Buried in the economic theory of comparative advantage is one stark political reality: trade benefits an economy only to the extent it restructures that economy, making it more efficient. Trade reduces the demand for people and capital where they are less productive, and increases the demand for them where they can be more productive. The bigger the gains from trade, the bigger these social dislocations.
But the people who gain the most from trade are not the people who bear the most pain. The gainers tend to be better educated, and have higher incomes to begin with. The losers tend to be worse educated, and have lower incomes to begin with. They are in the jobs that trade makes less valuable, or eliminates altogether. They have the hardest time moving into the better-paying jobs.
The number of Americans who feel they are among the losers - or, more importantly, sense that they could be - is a large portion of the electorate. With an election year coming up, politicians of all stripes are especially sensitive to voter moods.

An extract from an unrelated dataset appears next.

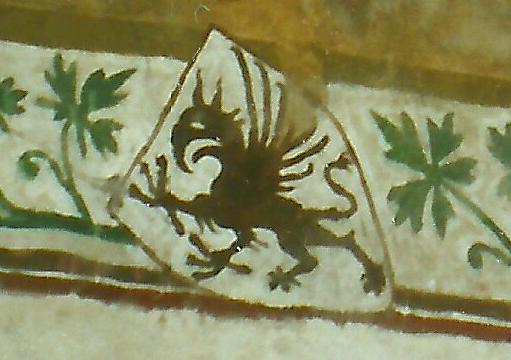 Greifenwappen in der Kirche Behrenhoff um 1240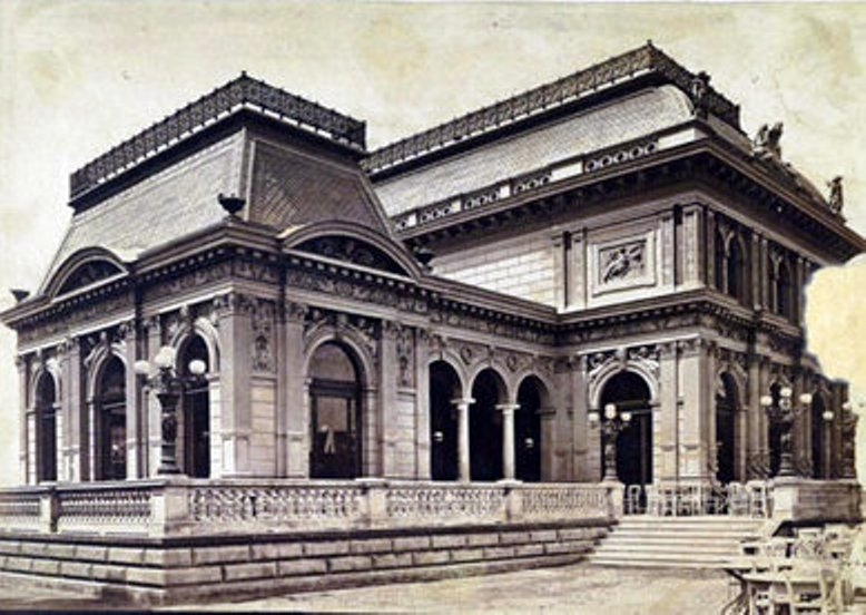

What to do? Exhortations about the overall benefits of trade are unlikely to be persuasive. If a larger portion of the US public is to become supportive of free trade, they will need better assurances that trade will work to their advantage. At the very least, they will have to be confident that hardships and dislocations will be minimised. There is no easy recipe in this regard, but I offer a few starting points.
First, the US must reduce the financial penalties associated with moving from one job to the next. Unemployment insurance was originally intended as a temporary income support during economic downturns. But it is less relevant today, when most workers who lose their jobs never get them back. Their major problem now is not that they lack income until they find a new job; it is that the new job often pays less than the former one. We should institute "wage insurance" instead. If the new job pays less than the old, public funds would make up a portion of the difference, for a fixed period of time.
Second, expand the "escape clause" mechanism under World Trade Organisation rules, so that workers and communities affected by import surges have better defences. Under current WTO rules, aggrieved parties must show that increased imports have caused, or threaten to cause "serious injury" to a domestic industry. The country applying the escape clause must also offer compensation with equivalent concessions in foreign trade. This is a tall order. No one should be surprised that the preferred route has been anti-dumping complaints and countervailing duties, which, because they are unilateral and because "dumping" is almost impossible to define, pose a much greater threat to open trade.
Third, treat trade adjustment as part of a broader social agenda to help ensure that working people stay out of poverty, and are given opportunities of advancement. This agenda would include, among other things, better public schools for children from lower-income families, a larger and more generous Earned Income Tax Credit, a higher minimum wage, and more affordable health care. A comprehensive approach is necessary. Mere job training or "trade adjustment" assistance is not enough.
Finally, the international community should agree to certain common norms of economic behaviour. If Americans were confident that other nations were playing by the same basic rules, some of the present concern would be mollified. By "norms" I do not mean that other nations must pay their workers the same wages as in the US or guarantee them the same working conditions as American workers. Poorer nations cannot and should not be expected to do such things. I am referring to more fundamental and universal standards, such as the rights codified by the International Labor Organisation against slave labour, forced labour, and the right to free association.
For over a century, trade has been an issue of sharp contention. But recent advances in technology have speeded global integration and caused trade to become even more contentious. Trade creates losers, along with an even larger group who fear they may join the losing camp. Unless or until we take their problems seriously, opposition to free trade will grow more intense.